# [Problem description]
Write out all of the entries that follow, word for word, but skip the pictures.

### Supplied material

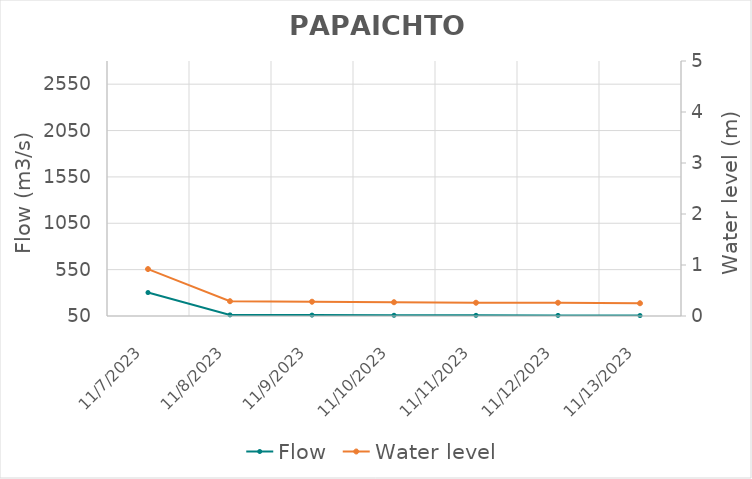
| Category | Flow |
|---|---|
| 7/20/23 | 837.27 |
| 7/19/23 | 849.27 |
| 7/18/23 | 832.69 |
| 7/17/23 | 822.17 |
| 7/16/23 | 820.25 |
| 7/15/23 | 831.71 |
| 7/14/23 | 917.4 |

######

# [Response to the task]
| Category | Flow |
|---|---|
| 7/20/23 | 837.27 |
| 7/19/23 | 849.27 |
| 7/18/23 | 832.69 |
| 7/17/23 | 822.17 |
| 7/16/23 | 820.25 |
| 7/15/23 | 831.71 |
| 7/14/23 | 917.4 |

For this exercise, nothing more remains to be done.